No pay rise for Indonesian civil servants

INDONESIAN civil servants will not get a pay increase despite rising living costs caused by the recent economic downturn.

State Minister for Administrative Reform T.B. Silalahi said it was difficult to justify demands for more pay, given “the distressing domestic situation”.

He was referring to the currency crisis affecting the country, forest fires, famine in Irian Jaya and food shortages in some areas in Sumatra.

“How can they ask for a salary increase while the situation is like this?” he told a parliamentary hearing on Tuesday.

He said: “Look at those people in Irian Jaya experiencing famine. Other parts of the country are also facing the same plight.

“Civil servants are people’s servants. If the people suffer, government officials must also suffer.”

The Indonesian economy, hit by the currency crisis that has seen the rupiah slide 31 per cent against the US dollar, has slowed dramatically over the last few months.
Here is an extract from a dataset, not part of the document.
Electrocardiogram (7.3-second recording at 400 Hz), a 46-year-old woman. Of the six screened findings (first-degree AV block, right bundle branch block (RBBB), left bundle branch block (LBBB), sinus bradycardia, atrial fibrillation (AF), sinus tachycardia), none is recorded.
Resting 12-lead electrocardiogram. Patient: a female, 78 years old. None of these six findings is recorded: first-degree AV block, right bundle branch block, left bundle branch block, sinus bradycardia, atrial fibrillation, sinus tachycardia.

Mr Silalahi also lashed out at officials who spent lavishly on parties in hotels.

He urged them to refrain from such practices, saying that they should take the lead in promoting a simpler lifestyle.

“Those who can’t and keep demanding a pay rise are not civil servants at all and that means that their motivation to be a civil servant was always for money in the first place,” said the retired army lieutenant general.
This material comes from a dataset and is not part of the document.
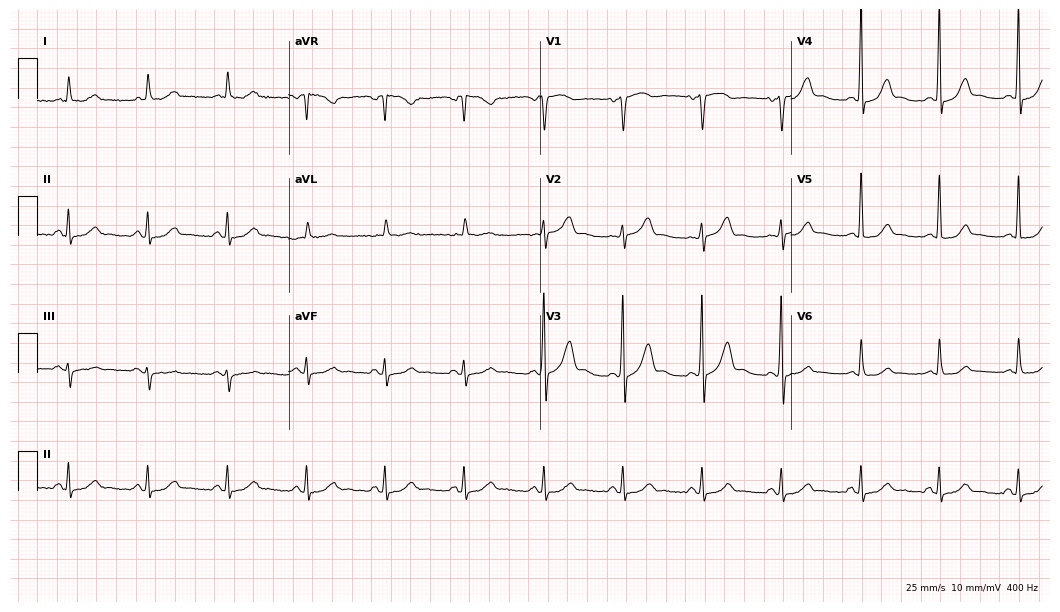
Standard 12-lead ECG recorded from a 63-year-old man. Read as a normal ECG.

His comments take place against a backdrop of concern here that a failure to raise salaries would lead to even more corruption among officials.

Complaints about inefficiency and corruption in the Indonesian bureaucracy are widespread.

A government audit of the 1995/1996 fiscal year, for example, pointed to 14,572 cases of irregularities with losses of Rp 532.6 billion (S$254.6 million) to the state treasury.

Observers believe figures could go up if efforts are not made to redress the salaries of officials, many of whom are struggling to make ends meet.

Economist Umar Juoro of the Indonesian Institute for National Development Studies noted: “Corruption will become more rampant as the real incomes of civil servants decline. The situation will get worse because they have to make up for their shortfall.”

The Jakarta Post reported that the last pay increase for civil servants was in May this year when salaries of those in the highest grades rose by an average of 34.4 per cent while lower rank officials saw a 73 per cent rise.

The paper said that the monthly salary of an official in the highest grade of the civil service with 32 years of service was Rp 722,500.